Sunday, July 30, 2006

Eff You, Grandma.

I'm working at the Art Gallery now, and some leather-coloured old bitty just came in, dressed from head to toe in Lululemon yoga clothes, stylish grey pixie cut on her lean golden-years-pilates body.

She asked where the Harrises were, and I pointed out the area. I said, "Robert Harris is on this side, and then there's a William Critchlow Harris nook over here."

She and her friend wandered off, and I heard leatherface tell her friend that Robert Harris was a member of the Group of Seven.

I called over, "Sorry for interupting, but that wasn't Robert Harris. That was Lawren Harris. Robert is a little too early." He also mostly did portraits while Lawren Harris was way more... Group of Seven-y.

She and her friend went on about their tour of the Harrises.
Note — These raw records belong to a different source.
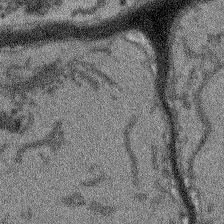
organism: Arabidopsis thaliana
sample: Root tip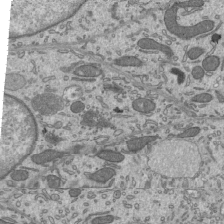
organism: Mouse
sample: Mouse epididymis efferent ductule cilia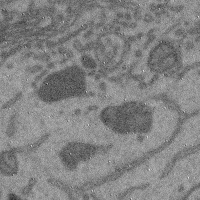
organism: Mouse
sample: Cerebral cortex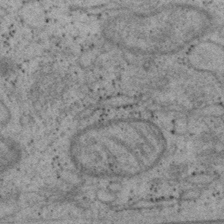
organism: Human
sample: HeLa cells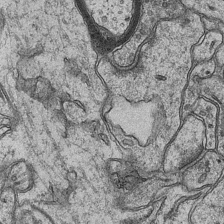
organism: Mouse
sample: CA1 Hippocampus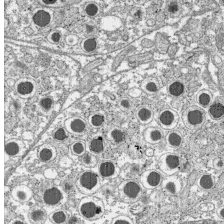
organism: C57BL Mouse
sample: Pancreatic islet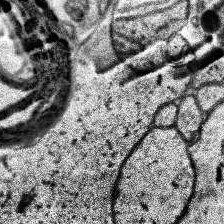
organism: Human
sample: Temporal Lobe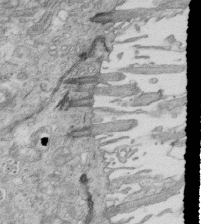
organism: Mouse
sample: Multiciliated cells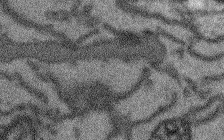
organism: Arabidopsis thaliana
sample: Root tip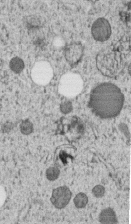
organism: C. elegans
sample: C. elegans embryo early stage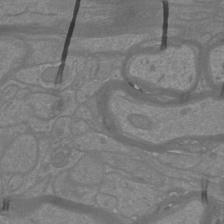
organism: Mouse
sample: Cortical neurons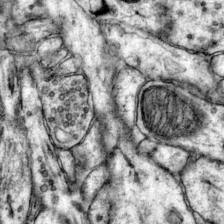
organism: Mouse
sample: Primary visual cortex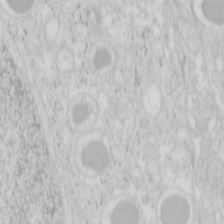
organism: Mouse
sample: Pancreas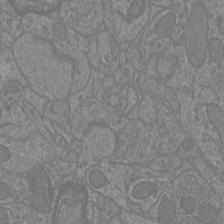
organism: Mouse
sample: Cortical neurons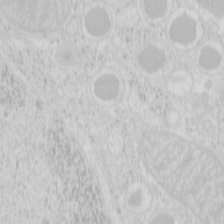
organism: Mouse
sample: Pancreas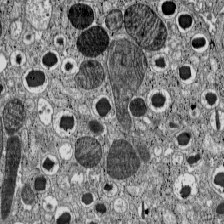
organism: C57BL Mouse
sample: Pancreatic islet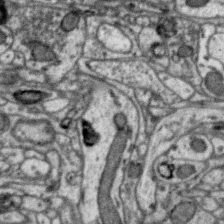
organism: Zebra finch
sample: Brain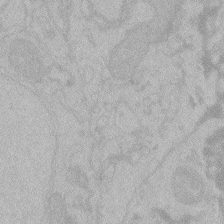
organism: Zebrafish
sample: Macrophage infected with Toxoplasma gondii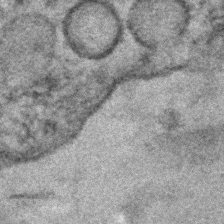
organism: Human
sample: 1205lu cells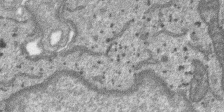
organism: Human
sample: Lung epithelial cells infected with SARS-CoV-2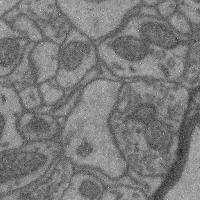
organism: Mouse
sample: Cerebral cortex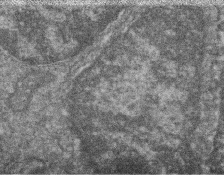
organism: Zebrafish
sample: Cilia; retinal pigment epithelium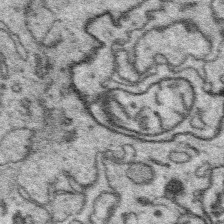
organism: Platynereis dumerilii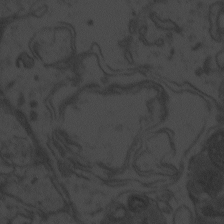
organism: Zebrafish
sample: Macrophage infected with Toxoplasma gondii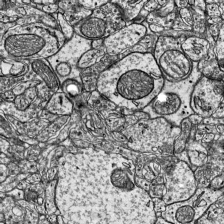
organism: Mouse
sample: Visual Cortex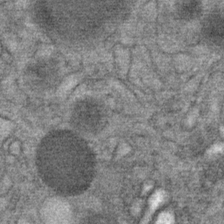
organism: Mouse
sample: Mouse Salivary gland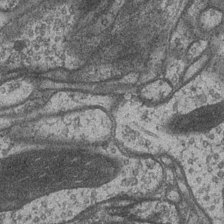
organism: Drosophila
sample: Optic medulla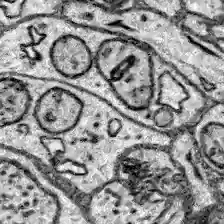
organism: Zebrafish
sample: Brain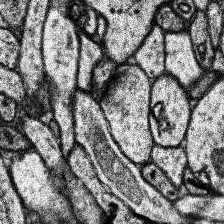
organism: Human
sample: Temporal Lobe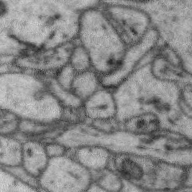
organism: Zebra finch
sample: Brain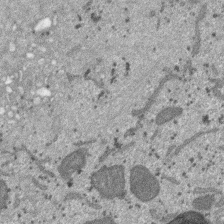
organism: Human
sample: Lung epithelial cells infected with SARS-CoV-2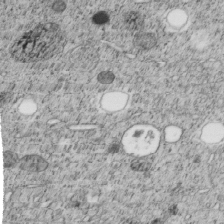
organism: C. elegans
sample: C. elegans embryo early stage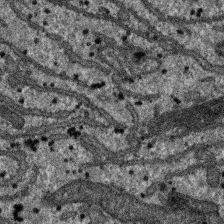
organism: Human
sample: Lung epithelial cells infected with SARS-CoV-2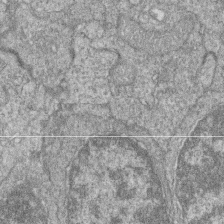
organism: Zebrafish
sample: Cilia; retinal pigment epithelium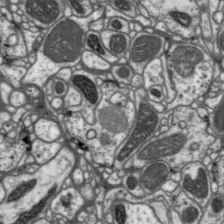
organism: Drosophila
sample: Protocerebral bridge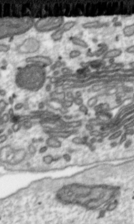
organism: Toxoplasma gondii
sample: Parasites in a vacuole inside a host cell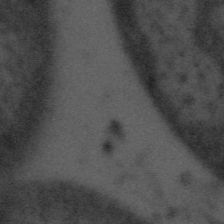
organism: Tuwongella immobilis

She finished, and bee-lined back to me to say that although a lot of the Robert Harrises were very good, you could tell he wasn't very adept because his hands aren't very well done.

I was really taken aback, because I had paid special attention to the hands, as I had heard that hands are particularly difficult and a good touchstone to look out for. I said, oh! I thought they were quite good.

No, she said. Not really.

Then I was wondering, if she thought she was such an expert, why did she think this Harris was a part of the Group of Seven, while I'm almost totally ignorant of art history and I knew that, just by glancing at Robert Harris' work, that he didn't fit into that style?

Bye-bye, leatherface. Be off with you.


Holly said...

My lord... I think that woman taught me in high school. The pixie cut, the critical attitude, the yoga pants... the bitchiness!


Ben said...

How dare she call into question your expertise and authority!? You should have horsewhipped her. I mean, the *nerve*.